Stability is Stable: Connections between Replicability, Privacy, and Adaptive Generalization

The notion of replicable algorithms was introduced in Impagliazzo et al. [STOC '22] to describe randomized algorithms that are stable under the resampling of their inputs. More precisely, a replicable algorithm gives the same output with high probability when its randomness is fixed and it is run on a new i.i.d. sample drawn from the same distribution. Using replicable algorithms for data analysis can facilitate the verification of published results by ensuring that the results of an analysis will be the same with high probability, even when that analysis is performed on a new data set. In this work, we establish new connections and separations between replicability and standard notions of algorithmic stability. In particular, we give sample-efficient algorithmic reductions between perfect generalization, approximate differential privacy, and replicability for a broad class of statistical problems. Conversely, we show any such equivalence must break down computationally: there exist statistical problems that are easy under differential privacy, but that cannot be solved replicably without breaking public-key cryptography. Furthermore, these results are tight: our reductions are statistically optimal, and we show that any computational separation between DP and replicability must imply the existence of one-way functions. Our statistical reductions give a new algorithmic framework for translating between notions of stability, which we instantiate to answer several open questions in replicability and privacy. This includes giving sample-efficient replicable algorithms for various PAC learning, distribution estimation, and distribution testing problems, algorithmic amplification of $\delta$ in approximate DP, conversions from item-level to user-level privacy, and the existence of private agnostic-to-realizable learning reductions under structured distributions.

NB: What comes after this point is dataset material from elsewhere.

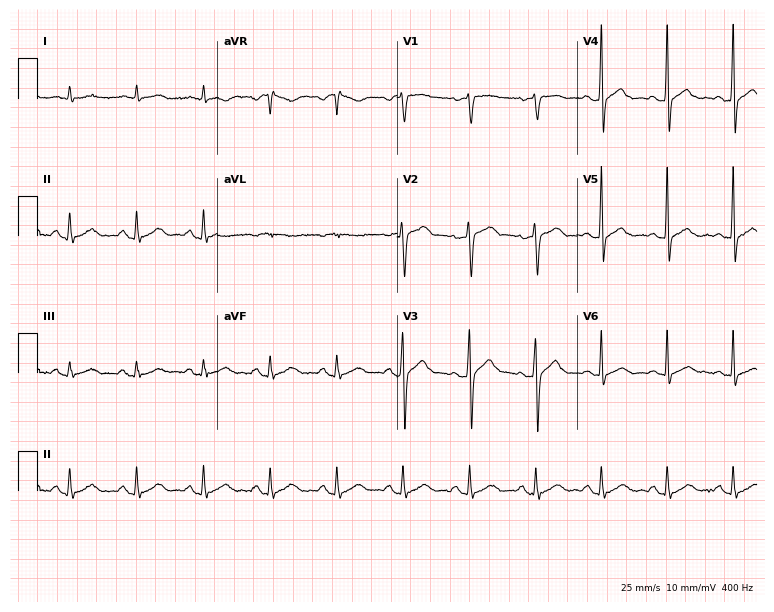
Resting 12-lead electrocardiogram. Patient: a man, 70 years old. Read as a normal ECG.

翻译：可复制算法（replicable algorithms）的概念由Impagliazzo等人引入[STOC '22]，用于描述在输入重采样下保持稳定的随机化算法。更准确地说，当随机性固定且算法在从同一分布中独立同分布抽取的新样本上运行时，可复制算法以高概率给出相同输出。使用可复制算法进行数据分析有助于验证已发表结果，因为即使分析在新的数据集上执行，也能以高概率确保分析结果的一致性。在本工作中，我们建立了可复制性与算法稳定性标准概念之间的新联系与分离。特别地，针对广泛的统计问题类别，我们给出了在完美泛化、近似差分隐私与可复制性之间的样本高效算法约简。反过来，我们证明任何此类等价性必然在计算上失效：存在在差分隐私下容易解决、但若不破解公钥密码学就无法以可复制方式求解的统计问题。此外，这些结果是紧致的：我们的约简在统计意义上是最优的，并且我们证明，任何DP与可复制性之间的计算分离必然蕴含单向函数的存在。我们的统计约简提供了一种在稳定性概念之间进行转换的新算法框架，并以此解答了可复制性与隐私领域的若干开放问题。这包括：针对各种PAC学习、分布估计与分布测试问题的样本高效可复制算法，近似DP中δ的算法放大，从条目级到用户级隐私的转换，以及在结构化分布下私有从不可知到可实现学习的约简存在性。